I’ve just written a paper documenting the paucity of women judges on twelve international courts and tribunals in mid-2015 and historically, explaining why there are so few women being elected and proposing solutions. It’s forthcoming in the Virginia Journal of International Law. If you’d like a preview, please download it at http://papers.ssrn.com/sol3/papers.cfm?abstract_id=2472054.  The article argues, in part, that a limited pool of qualified women is an unpersuasive explanation for the paucity of women on international court benches.   Proponents of this view argue that women are found in lower numbers in the highest echelons of the legal profession domestically, and therefore, it’s not surprising that they serve in low numbers on prestigious international court benches.

But if the limited pool argument is right, wouldn’t we expect the pool to grow over time, as more women join the legal profession and advance within its ranks? Yet eight of the twelve courts surveyed had fewer women on the bench in mid-2015 than in previous years. Also, states with higher percentages of women lawyers would appoint them in greater numbers than states with fewer women lawyers.
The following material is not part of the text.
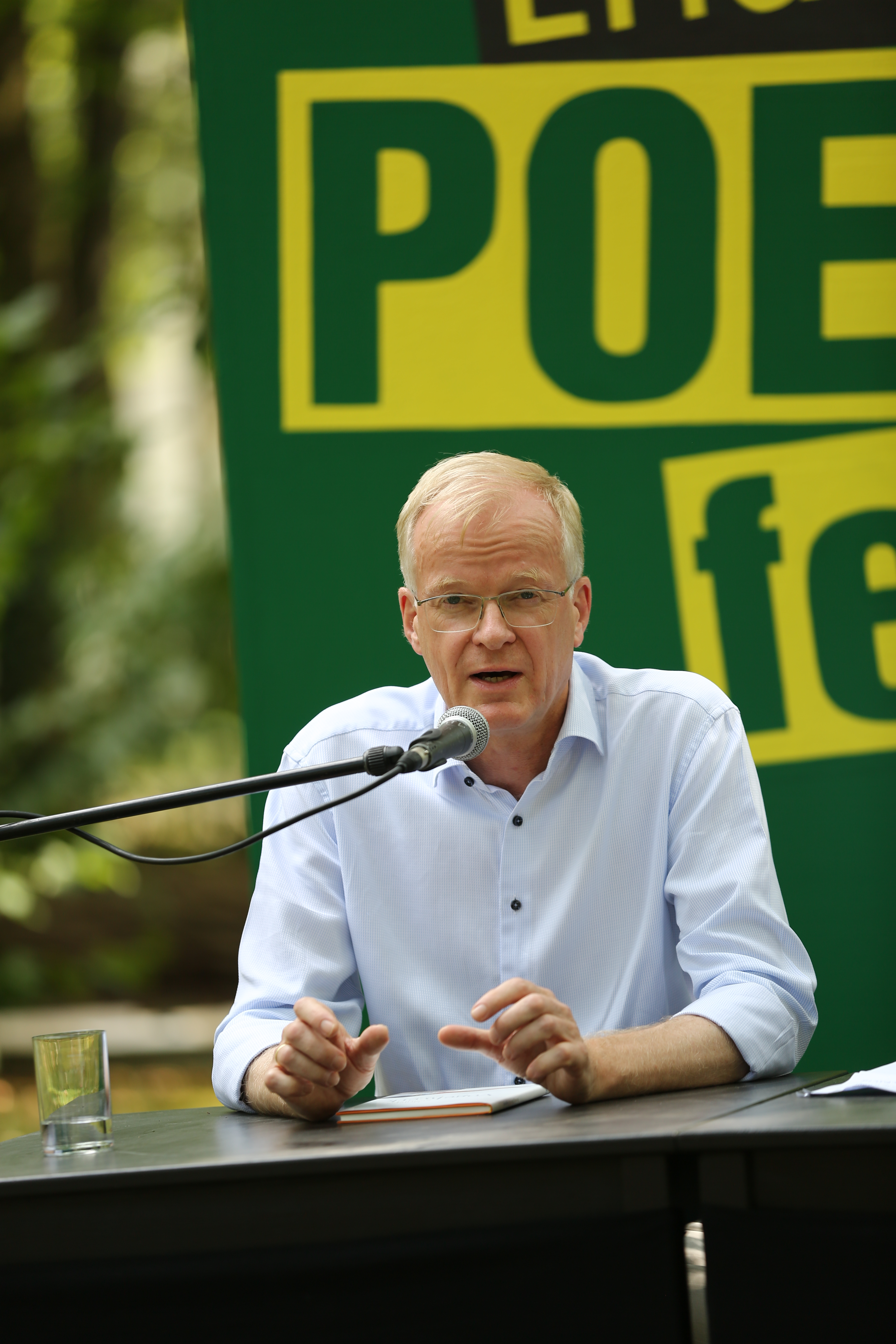 Henning Ziebritzki stellt auf dem Erlanger Poetenfest 2019 seinen Gedichtband "Vogelwerk" vor.

The data, however, appears to point to a different conclusion.

It is estimated that half of France’s lawyers are women, yet it has never had a female permanent judge on the International Court of Justice, the International Criminal Court, the International Criminal Tribunals for Yugoslavia or Rwanda, the European Court of Justice, the Law of the Sea Tribunal, the International Court of Justice, or the European Court of Human Rights, although French men have served on all of them. (One French woman served as an ad litem judge for the ICTY.) About half of the UK’s lawyers are women, yet no British woman has ever served on the European Court of Justice, the International Criminal Court, the European Court of Human Rights, or the Yugoslav tribunal, although British men have. The UK did nominate Rosalynn Higgins, though, as the first woman ever to serve on the International Court of Justice, in 1995. (Only three more women have been elected to the 15-member ICJ bench in the intervening 20 years.) Although Russian women consist of about half of that country’s lawyers, no Russian woman has ever served on the five international courts where its men have served. On the other hand, China, where women are estimated to hold 20% of legal degrees, has successfully elected Chinese women to the International Court of Justice and the World Trade Organization’s Appellate Body.
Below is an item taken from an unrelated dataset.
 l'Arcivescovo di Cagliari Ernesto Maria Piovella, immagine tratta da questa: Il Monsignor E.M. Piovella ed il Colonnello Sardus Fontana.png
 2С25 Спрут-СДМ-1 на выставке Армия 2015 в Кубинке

It’s also important to remember that there are not that many international judge positions out there. We are not talking about filling 10,000 judicial seats. On the twelve courts surveyed, there are 195 judicial slots available, and they turn over every few years, depending on the court. You don’t need a very large pool to fill these slots. And there must be more than one woman in a world of 7 billion people who is qualified to serve on ITLOS and the WTO’s Appellate Body, and in the entire populations of the states parties to the Inter-American Court of Human Rights and the ECOWAS Court.

Finally, there’s a problematic side effect to relying on the pool argument. The pool for international judges could itself be limited due to discrimination and exclusion at the domestic level. So using it to justify lower numbers of women at the international level simply replicates and exacerbates exclusion at the domestic one.

I hope you’ll check out Gqual in the days to come. It’s time for a change!

The point of the campaign is to get states to nominate and vote for more women for these important positions. The campaign is timely and significant because women continue to lag far behind men in decision-making positions on these bodies. Did you know only one woman is serving on the 7 member benches of the WTO Appellate Body, the ECOWAS Community Court of Justice, and the Inter-American Court of Human Rights? And only one woman sits on the 21-member bench of the International Tribunal for the Law of the Sea? She also happens to be the only woman ever to serve on that court, in almost two decades.